Yeah, I came here to say this. Scars can be really hot, honestly, especially when worn with pride. Life bangs you up a little, or at least it should. You have absolutely nothing to be self-conscious about, and I can tell you that without even seeing you.
posted by Lutoslawski at 12:42 PM on May 26, 2010

posted by Cuppatea at 12:48 PM on May 26, 2010

nthing scars are hot.
posted by xammerboy at 1:01 PM on May 26, 2010

I once had a coworker confide to me that she was horribly self-conscious about the scar on her face from a scooter accident a few years previously. I'd never noticed that she had a scar.

My boyfriend wears a prosthetic eye and is self-conscious about it but although I've known him for ten years, dated him for three, and lived with him for seven months now, I still find myself occasionally gazing soulfully into his prosthetic under the impression that I'm looking into his other eye. (Which he finds funny, luckily!)

So, yeah, like everyone is saying, chances are that nobody's really noticing your scars. And put me into the camp that says scars are intriguing and sometimes quite sexy - they tell a story, and sometimes they're a badge of honor or commemoration of survival. (If they bother the person who has them because they're associated with bad memories, then that's another matter, of course.)
posted by telophase at 1:19 PM on May 26, 2010 [1 favorite]

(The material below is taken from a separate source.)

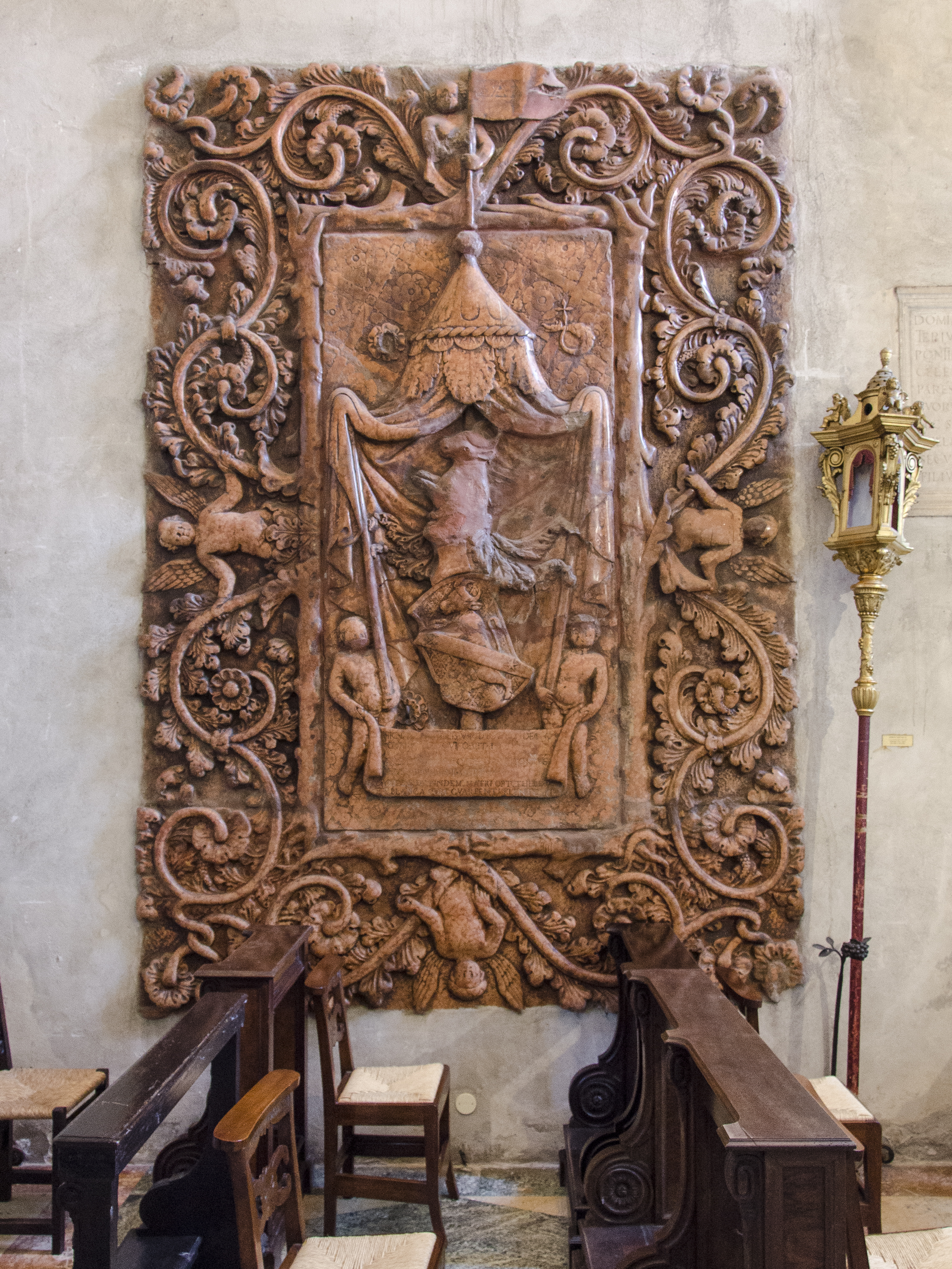 Chiesa di Sant'Eufemia - cappella di Santa Rita

I don't have any facial scars, but I do have a 1" long scar on my right index finger, and a 4 1/2" scar on my ribs.
The finger scar I've had since my brother nearly cut my finger off when I was two (make sure your folding stroller is fully locked before inserting baby!). Now, a difference here is that I can't remember ever being without it, so it doesn't bother me. But it's in a relatively prominent spot. I can't look at my hand and not see it. However, in my whole entire life, only one person has ever noticed it without prompting. Scars which are very noticeable to the bearer are very often not at all noticeable to others.
The scar on my ribs, however is quite noticeable if I take my shirt off. It's long, jagged, and the skin is a little puckered around it. When I was a teenager I worried some about dating and boys and this big scar, which wouldn't be apparent until I took my shirt off and then, hey! Surprise! Your girlfriend looks like she was in a knife fight! I had many of the same worries you have expressed. Would it be a turn off? Would guys be repulsed? It was something I was pretty scared of, because, really, teenage guys are not known for their graceful reactions to surprises.
All of this worry was needless. The most I've ever gotten is "Woah. Um, what happened?" Dudes just do not care. As far as I can tell, the only people who are interested at all are doctors, who find it confusingly positioned.
So, yeah. I'm not sure this will be helpful, given that my scars are not facial, but I hope it helps you. Your concern is completely understandable, but probably misplaced. Carry yourself with confidence, even if you don't feel it inside. People will almost certainly not notice the scars if you don't bring their attention to them.
posted by Adridne at 1:23 PM on May 26, 2010

What I really need is to learn to say fuck it and get over it.


I have a minor congenital facial deformity. As a child, people asked me about it constantly - every introduction required yet another explanation, and some people would bring it up every time they saw me, as if something might have changed. Then when I was fourteen I had corrective surgery. It was not entirely successful, but the questions just stopped. I've come to realize that it was basically due to my attitude about it: I had had fixed at as best possible and could live with that, so everyone else needed to just deal. Now it's almost a decade later and I think time has basically undone the surgery, but I myself still don't act like like there's anything wrong/worth discussing. The only ones to ever ask now are children and even then it's very rare, and always phrased as "I noticed this and wondered why".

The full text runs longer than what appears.